The Coyote, like any other modular, is extremely dependent on oil control. In general the Modular line of Ford engines is OK with oil control, but not the best. There is a significant amount of oil that gets wrapped up in the air around the crankshaft at high RPM.

The engine itself has roughly 2qts of oil lubricating it at all times. Another 1/4-1/2 in the filter and oil cooler (if equipped).
These engines hold 8qts total, so we should have 5.5-6qts of oil in the sump at all times during normal driving conditions, and we do until the crank windage at high RPM holds the oil in suspension. Ford modulars push the oil/air mix forward thru the holes in the main webbing of the block into the front timing cover where lower windage allows the oil/air to separate and drain back into the sump. It's not a bad way to do it, but you do need to realize there is at least 3qts of oil wrapped around the crankshaft mixed with the air (windage) at higher RPM's.
That's 2.5qts of oil in the engine and 3qts stuck in suspension at high RPM, which leaves 2.5 in the sump for the oil pump to pick up. Running these engines 2 qts low on oil will take out bearings quickly.

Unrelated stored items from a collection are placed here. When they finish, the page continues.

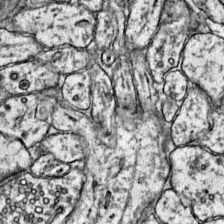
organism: Mouse
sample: Primary visual cortex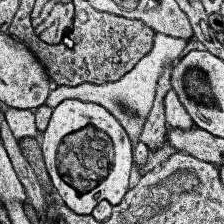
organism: Human
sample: Temporal Lobe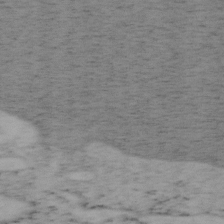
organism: Mouse
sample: OT-I killer T cells with ID8 ovarian cancer cells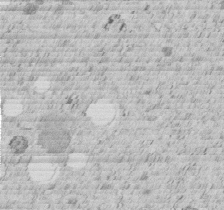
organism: C. elegans
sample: C. elegans embryo early stage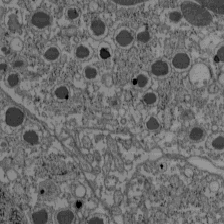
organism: C57BL Mouse
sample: Pancreatic islet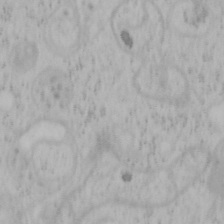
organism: Mouse
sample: OT-I killer T cells with ID8 ovarian cancer cells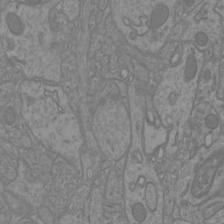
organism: Mouse
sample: Cortical neurons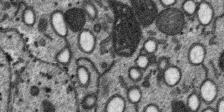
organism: Human
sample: Lung epithelial cells infected with SARS-CoV-2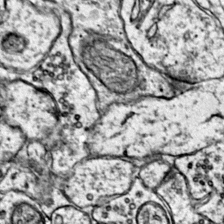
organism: Mouse
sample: Primary visual cortex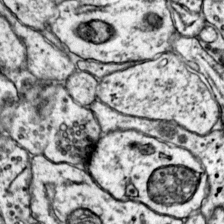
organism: Mouse
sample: Primary visual cortex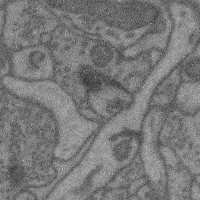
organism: Mouse
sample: Cerebral cortex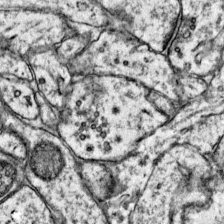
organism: Mouse
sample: Primary visual cortex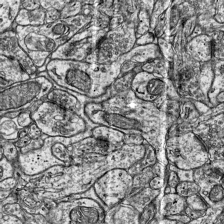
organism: Mouse
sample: Visual Cortex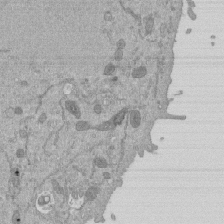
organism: Mouse
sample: ED-1 cell nuclei; centrioles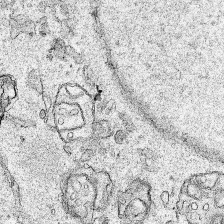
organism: Human
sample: Mitochondria in HCT116 cells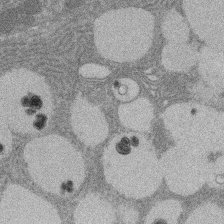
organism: Rat
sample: Salivary granule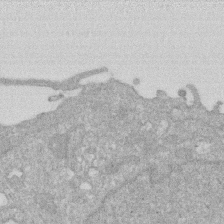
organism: Human
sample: HIV infected U937 cells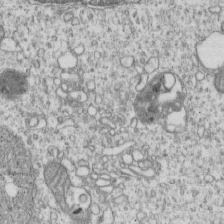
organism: Human
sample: MDA-MB-231 cells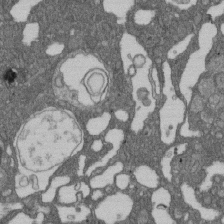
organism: Drosophila
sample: Nephrocyte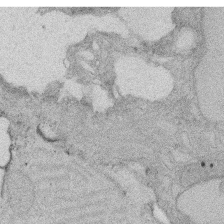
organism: Rat
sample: Salivary granule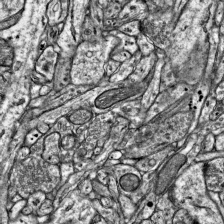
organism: Mouse
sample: Visual Cortex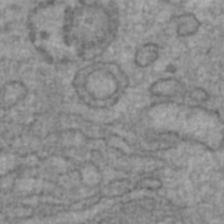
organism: Human
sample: Blood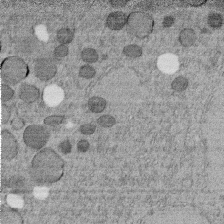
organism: C. elegans
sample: C. elegans embryo early stage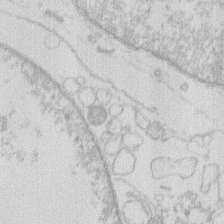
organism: Human
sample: Macrophage cells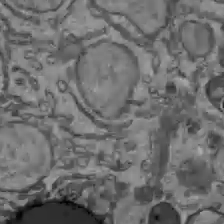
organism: C57BL Mouse
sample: Liver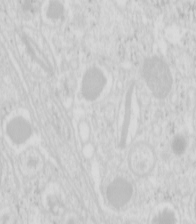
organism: Mouse
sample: Pancreas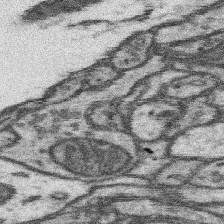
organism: Mouse
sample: Somatosensory cortex neuropil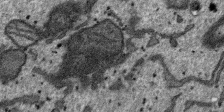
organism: Human
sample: Lung epithelial cells, uninfected (mock) control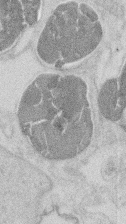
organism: Mouse
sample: T cell stromal cell synapse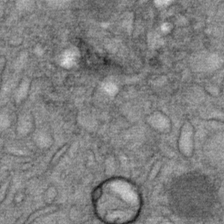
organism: Mouse
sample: Mouse Salivary gland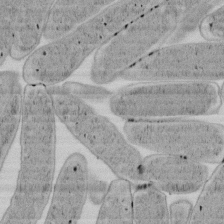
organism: E. coli
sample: Bacterial nucleoid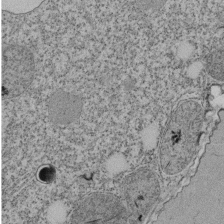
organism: Tetrahymena
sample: Cilia in tetrahymena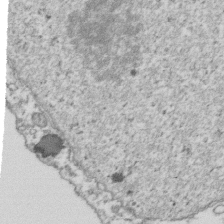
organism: Human
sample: Activated Jurkat CD4+ T cells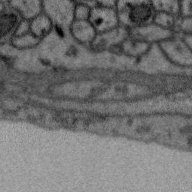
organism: Zebra finch
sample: Brain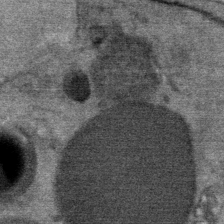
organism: Mouse
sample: Mouse Salivary gland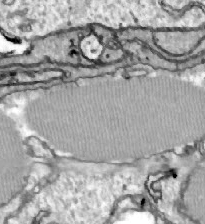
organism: Zebrafish
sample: Actinotrichia fibers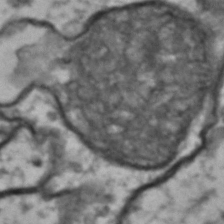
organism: Drosophila
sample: Brain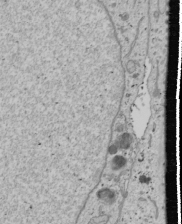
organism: Human
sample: Mitochondria in U2OS cells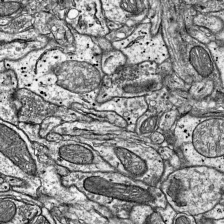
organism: Mouse
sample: Visual Cortex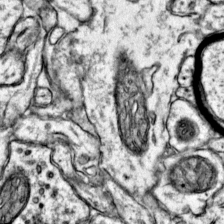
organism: Mouse
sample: Primary visual cortex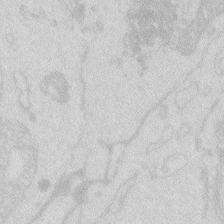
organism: Zebrafish
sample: Macrophage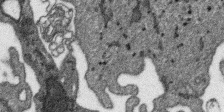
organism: Human
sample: Lung epithelial cells infected with SARS-CoV-2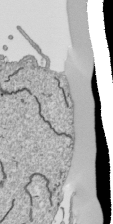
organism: Human
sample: Mitochondria in HCT116 cells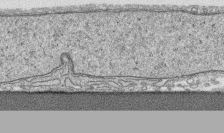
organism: Human
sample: CRL-1474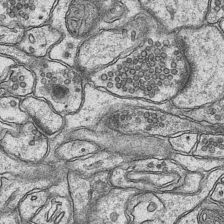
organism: Mouse
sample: CA1 Hippocampus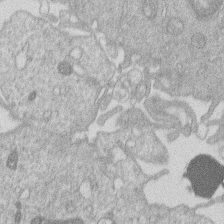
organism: Human
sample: Macrophage cells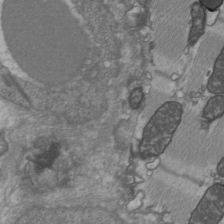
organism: C57BL Mouse
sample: Heart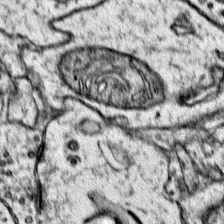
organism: Mouse
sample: Primary visual cortex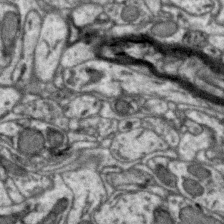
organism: Zebra finch
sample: Brain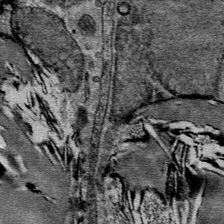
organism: Mouse
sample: Mouse Salivary gland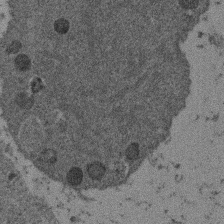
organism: Mouse
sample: Dividing mouse embryo 1 cell stage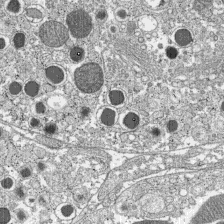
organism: C57BL Mouse
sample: Pancreatic islet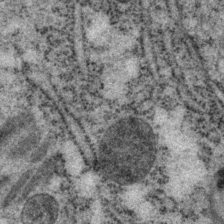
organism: P. pacificus
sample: Pharynx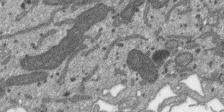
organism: Human
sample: Lung epithelial cells infected with SARS-CoV-2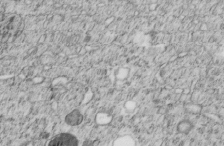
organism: C. elegans
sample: C. elegans embryo early stage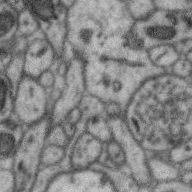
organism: Zebra finch
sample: Brain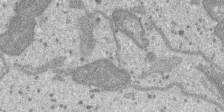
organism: Human
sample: Lung epithelial cells infected with SARS-CoV-2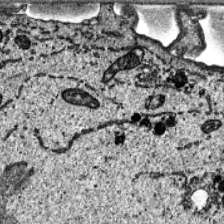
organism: Human
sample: HeLa cells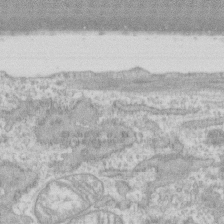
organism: Human
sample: CRL-1474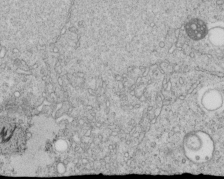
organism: C. elegans
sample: C. elegans embryo early stage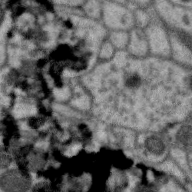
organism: Zebra finch
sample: Brain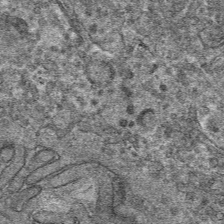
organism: Mouse
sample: Mouse hepatocytes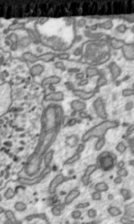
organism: Toxoplasma gondii
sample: Parasites in a vacuole inside a host cell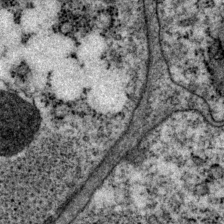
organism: P. pacificus
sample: Pharynx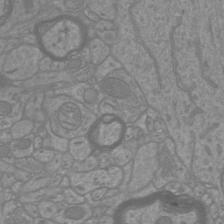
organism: Mouse
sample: Cortical neurons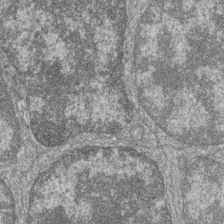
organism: Zebrafish
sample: Cilia; retinal pigment epithelium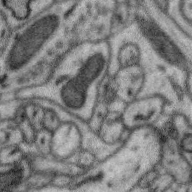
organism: Zebra finch
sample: Brain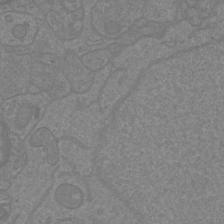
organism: Mouse
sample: Cortical neurons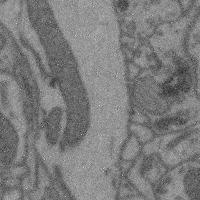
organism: Mouse
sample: Cerebral cortex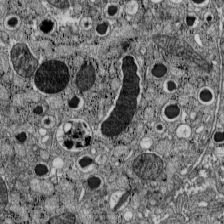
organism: C57BL Mouse
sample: Pancreatic islet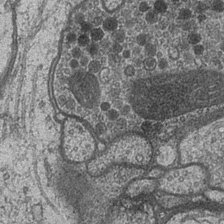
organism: Drosophila
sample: Optic medulla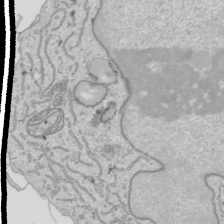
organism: Human
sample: Mitochondria in HCT116 cells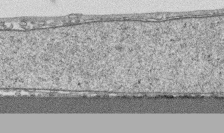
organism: Human
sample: CRL-1474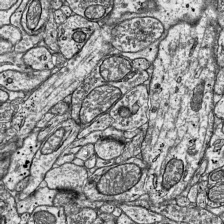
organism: Mouse
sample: Visual Cortex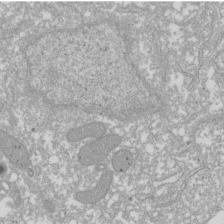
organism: Xenopus
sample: Cilia; centrioles in frog embryo cells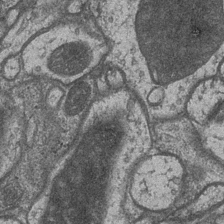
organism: Drosophila
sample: Optic medulla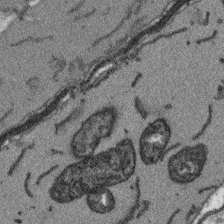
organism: Arabidopsis thaliana
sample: Root tip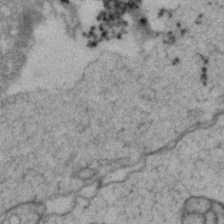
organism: Zebrafish
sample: Zebrafish embryo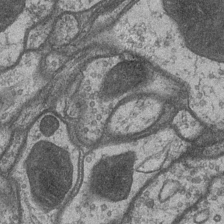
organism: Drosophila
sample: Optic medulla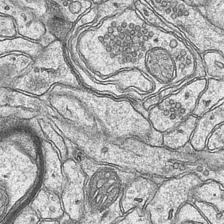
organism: Mouse
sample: CA1 Hippocampus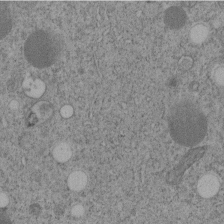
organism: C. elegans
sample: C. elegans embryo early stage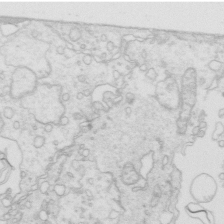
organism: Mouse
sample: Multiciliated cells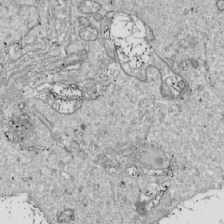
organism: Drosophila
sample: Cell division; meiosis; drosophila spermatocytes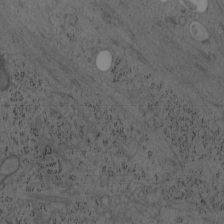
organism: Mouse
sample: OT-I killer T cells with ID8 ovarian cancer cells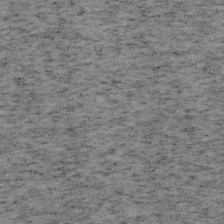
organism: Mouse
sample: OT-I killer T cells with ID8 ovarian cancer cells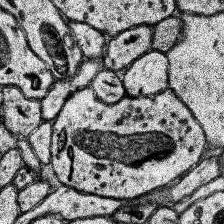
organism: Human
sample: Temporal Lobe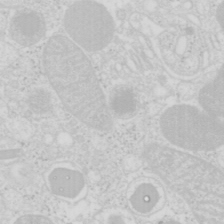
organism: Mouse
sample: Pancreas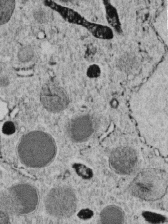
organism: C. elegans
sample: C. elegans embryo early stage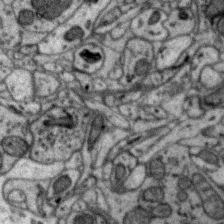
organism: Zebra finch
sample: Brain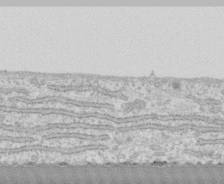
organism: Human
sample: CRL-1474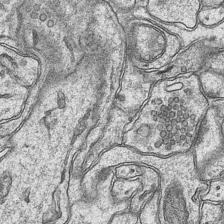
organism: Mouse
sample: CA1 Hippocampus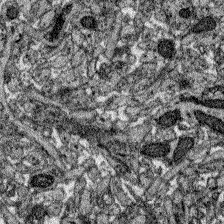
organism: Zebrafish
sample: Larval olfactory bulb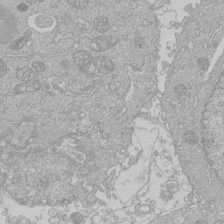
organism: Human
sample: Macrophage cells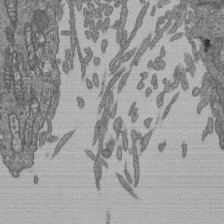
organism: Human
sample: Retinal organoid Rod and Cone cells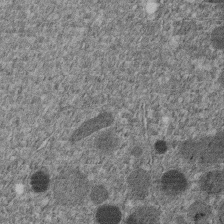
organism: C. elegans
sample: C. elegans embryo early stage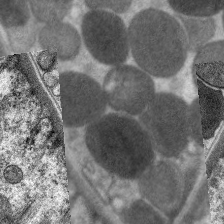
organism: C. elegans
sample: Pharynx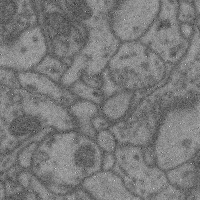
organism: Mouse
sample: Cerebral cortex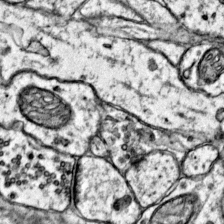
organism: Mouse
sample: Primary visual cortex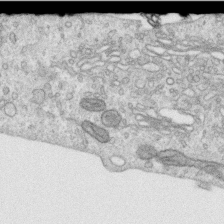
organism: Human
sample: Centriole in RPE cells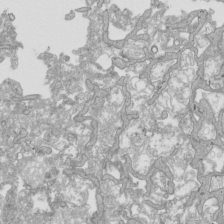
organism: Human
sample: Mitochondria in HCT116 cells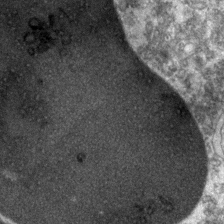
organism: Zebrafish
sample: Zebrafish embryo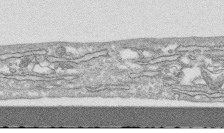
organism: Human
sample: CRL-1474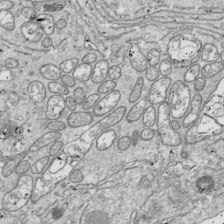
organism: Drosophila
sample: Cell division; meiosis; drosophila spermatocytes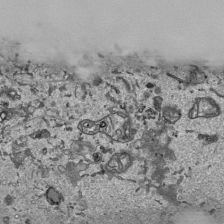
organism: Human
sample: Mitochondria in HCT116 cells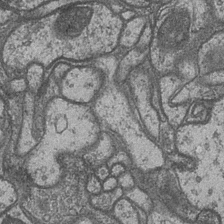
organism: Drosophila
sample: Optic medulla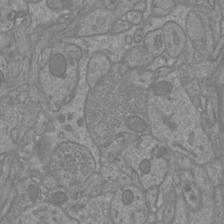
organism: Mouse
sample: Cortical neurons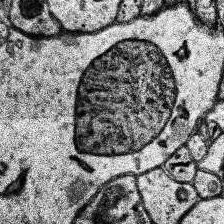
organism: Human
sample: Temporal Lobe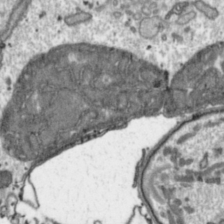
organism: Toxoplasma gondii
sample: Parasites in a vacuole inside a host cell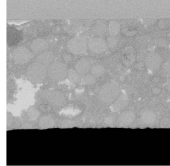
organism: C. elegans
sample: C. elegans oocyte; sperm cells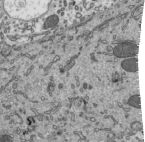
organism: Mouse
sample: Mouse epididymis efferent ductule cilia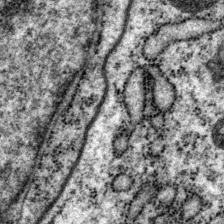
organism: P. pacificus
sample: Pharynx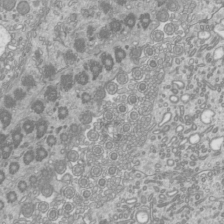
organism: Mouse
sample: Cilia; mouse epididymis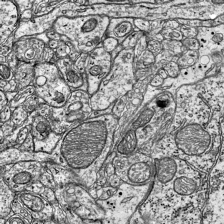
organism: Mouse
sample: Visual Cortex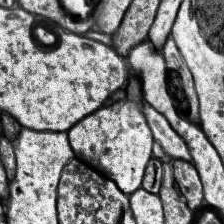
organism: Human
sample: Temporal Lobe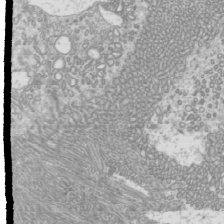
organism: Mouse
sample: Cilia; mouse epididymis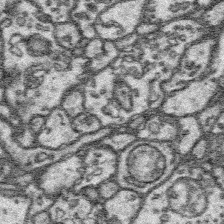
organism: Platynereis dumerilii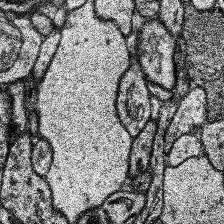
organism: Human
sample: Temporal Lobe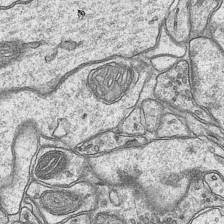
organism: Mouse
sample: CA1 Hippocampus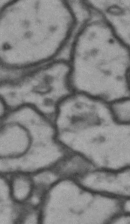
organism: Drosophila
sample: Brain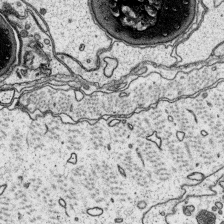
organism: Platynereis dumerilii
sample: Parapodia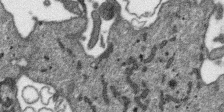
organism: Human
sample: Lung epithelial cells infected with SARS-CoV-2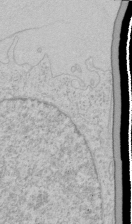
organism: Human
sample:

And due to the high amount of windage and the placement of the PCV without any baffles under the valve cover, we all know how much oil the engine can suck into the manifold under heavy compression braking after a high RPM blast.

Another contributing factor is the air/oil mix takes time to separate, the oil in the sump at high RPM has a lot of air in it, reducing the lubricity of the oil getting pumped thru the engine.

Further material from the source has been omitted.